Swine and Demons
by Fr. Gerard Saguto, FSSP.
In the fifth chapter of the Gospel according to St. Mark, after a stormy night on the sea, our Lord and the Apostles land on the shore of the Gerasens.
Although these people traded with the surrounding areas, they kept to themselves for the most part. Upon landing, Christ encounters a man possessed for a long time by an unclean spirit whose name is Legion, “for we are many”. Quite the spectacle and menace to anyone who passed by.
The demons, in agony before Christ and forced to homage Him, mysteriously beg our Lord that He not send them back into the abyss before it is time, and instead ask to inhabit a herd of swine grazing in a nearby field.
Christ permits it, and the next thing we see are thousands of swine hurtling themselves off the cliff into the sea and drowning.
This must have been quite the show, especially for the swineherds, who perhaps had caught notice of the boat mooring on the shore and then watched in curiosity, in hopes of being entertained by its passengers running into the demoniac of the caves.
But the man was liberated, after enduring many years of torment, and that should have been a cause for some celebration.
The freak show was over; this mysterious man named Jesus had freed him. God be praised! And the man was most grateful.
Nonetheless, in those few short minutes our Lord had effectively upset the flow of life for the Gerasens – and this was a problem.
Time was going to be needed to pick up the pieces. To them it was better had Christ never come. And so an embassy is sent to Him, politely requesting that He depart.

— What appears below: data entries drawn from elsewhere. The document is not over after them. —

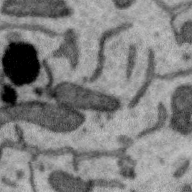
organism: Zebra finch
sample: Brain
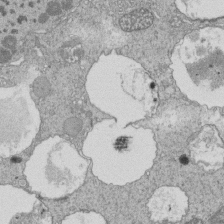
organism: Tetrahymena
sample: Cilia in tetrahymena
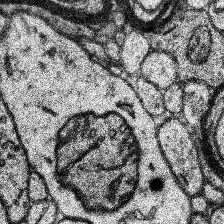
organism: Human
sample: Temporal Lobe
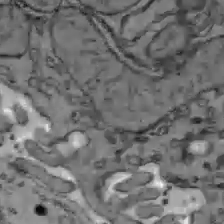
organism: C57BL Mouse
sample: Liver
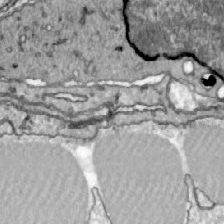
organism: Zebrafish
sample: Actinotrichia fibers
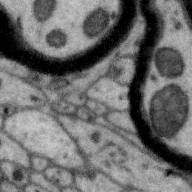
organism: Zebra finch
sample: Brain
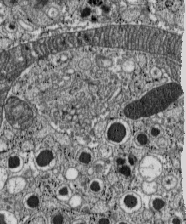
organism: C57BL Mouse
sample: Pancreatic islet
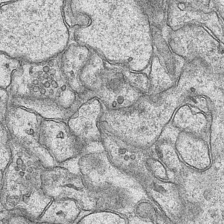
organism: Mouse
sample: CA1 Hippocampus
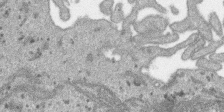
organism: Human
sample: Lung epithelial cells infected with SARS-CoV-2
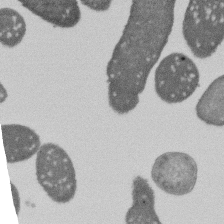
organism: E. coli
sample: Bacterial nucleoid
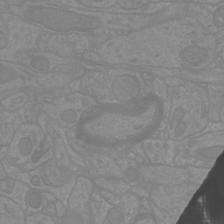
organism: Mouse
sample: Cortical neurons
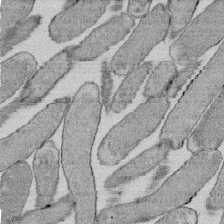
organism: E. coli
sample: Bacterial nucleoid
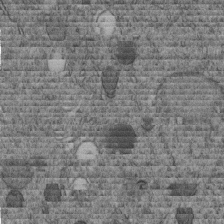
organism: C. elegans
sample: C. elegans embryo early stage
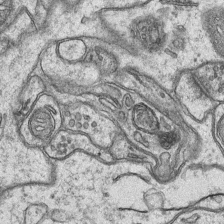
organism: Mouse
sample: CA1 Hippocampus
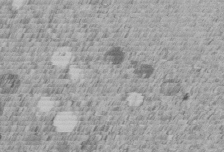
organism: C. elegans
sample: C. elegans embryo early stage
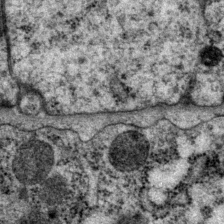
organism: P. pacificus
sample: Pharynx
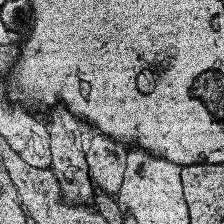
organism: Human
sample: Temporal Lobe
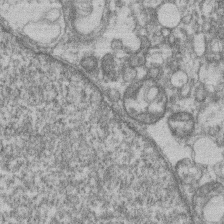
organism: Mouse
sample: T cell stromal cell synapse
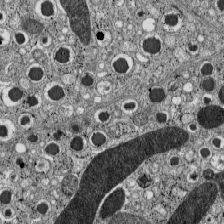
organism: C57BL Mouse
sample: Pancreatic islet
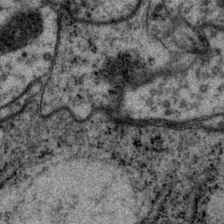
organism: P. pacificus
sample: Pharynx
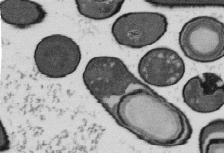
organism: B. subtilis
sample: Bacterial spore
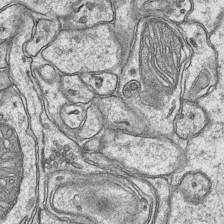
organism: Mouse
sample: CA1 Hippocampus
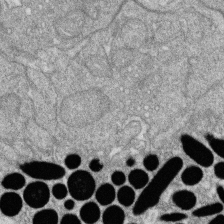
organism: Zebrafish
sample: Cilia; retinal pigment epithelium
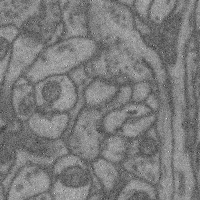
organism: Mouse
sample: Cerebral cortex
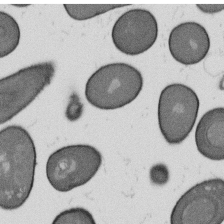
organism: B. subtilis
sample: Bacterial spore
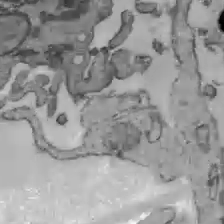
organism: C57BL Mouse
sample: Liver
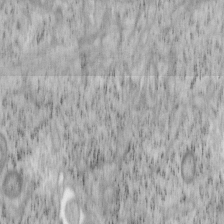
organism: Human
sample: HeLa cells
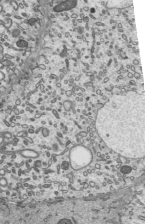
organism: Mouse
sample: Mouse epididymis efferent ductule cilia
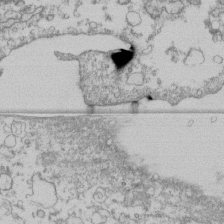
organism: Human
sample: Fibroblast cells
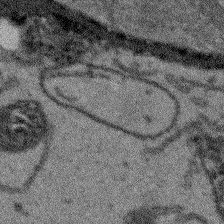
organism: Arabidopsis thaliana
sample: Root tip
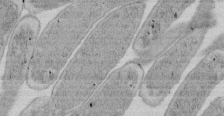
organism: E. coli
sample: Bacterial nucleoid
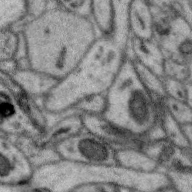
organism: Zebra finch
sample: Brain
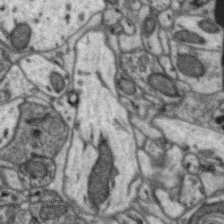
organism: Zebra finch
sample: Brain
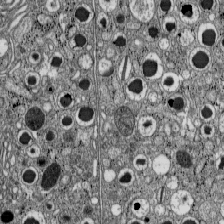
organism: C57BL Mouse
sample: Pancreatic islet
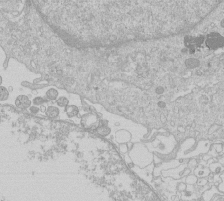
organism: Human
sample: Macrophage cells
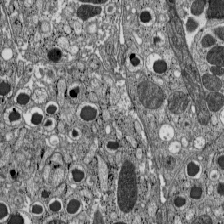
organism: C57BL Mouse
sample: Pancreatic islet
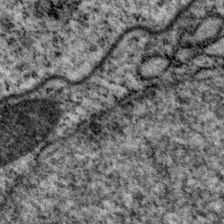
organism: P. pacificus
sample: Pharynx
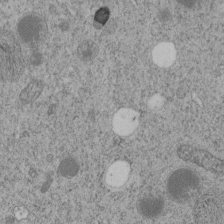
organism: C. elegans
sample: C. elegans embryo early stage
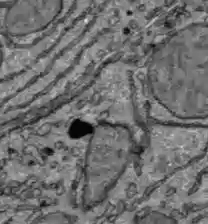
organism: C57BL Mouse
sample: Liver
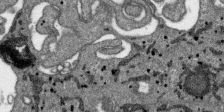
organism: Human
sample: Lung epithelial cells, uninfected (mock) control
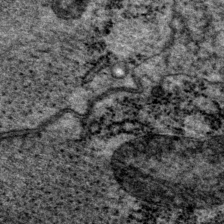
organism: P. pacificus
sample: Pharynx
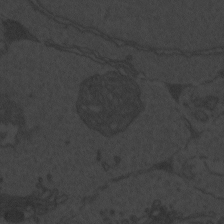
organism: Zebrafish
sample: Macrophage infected with Toxoplasma gondii
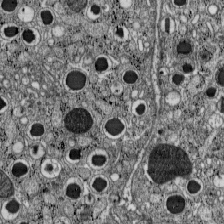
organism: C57BL Mouse
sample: Pancreatic islet
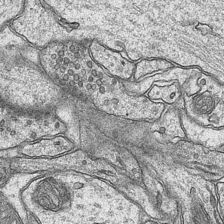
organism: Mouse
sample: CA1 Hippocampus
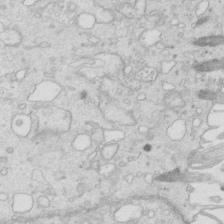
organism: Mouse
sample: Multiciliated cells
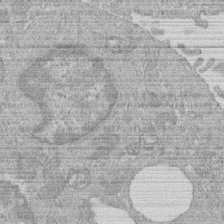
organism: Human
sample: Macrophage cells
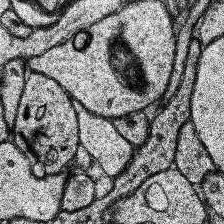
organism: Human
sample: Temporal Lobe
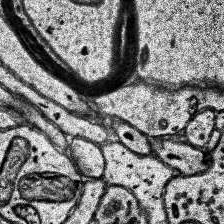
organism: Human
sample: Temporal Lobe
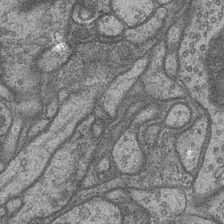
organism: Drosophila
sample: Optic medulla
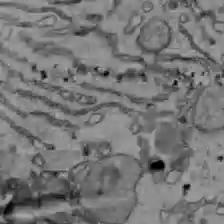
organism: C57BL Mouse
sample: Liver

Our Lord puts up no resistance, but insists that the man He just healed remain as a living testimony to Him, to dispose them for a future visit, whenever that might be.
While we can somewhat understand why things ended the way they did here, it can still be baffling to think that these people preferred their swine and demons over Christ.
For them, it was better that way, even if it was to their immediate and substantial loss, of which they were incapable of realizing.
In His efforts, Christ, who makes no mistakes, seemed to have been defeated (again).
Only one, the man Christ liberated, was ready to keep Him around. That is because the man was conscious of the work Christ had performed, understood it, and was grateful for it. As far as this person was concerned, there was no contest, and the decision was obvious; swine and demons were absurd commodities.
But now he still was to live among those who wanted swine and demons.
Imagine the disappointment. Yet the directive came from our Lord Himself – he had to comply.
How would he convince people like this that the swine and demons are not the gold and silver they believe them to be? How are those who think they have a right to swine and demons convinced that these are not really rights, but paths of slavery and perdition? How are those who prefer the immediate gratifications that come with swine and demons ever expected to deny themselves and realize that the happiness Christ promises is worth selling all?
The plain fact is that many probably will not.
But some will dispossess themselves, by the grace of God, on account of the walking witness Christ left among them, and whose faith would never waver. Christ found a follower in someone who, in human terms, should never have followed. We all fall into that category in some way.
The world prefers demons and swine, and it will be really ugly at times.
Christ came to give it the only way out. Like this man, we are liberated from them by our baptisms from the Cross.
And like this man, in season and out of season, we are commissioned to live in the world as it is and to be the walking witnesses of Christ Crucified to prepare it for His arrival again, whenever that may be.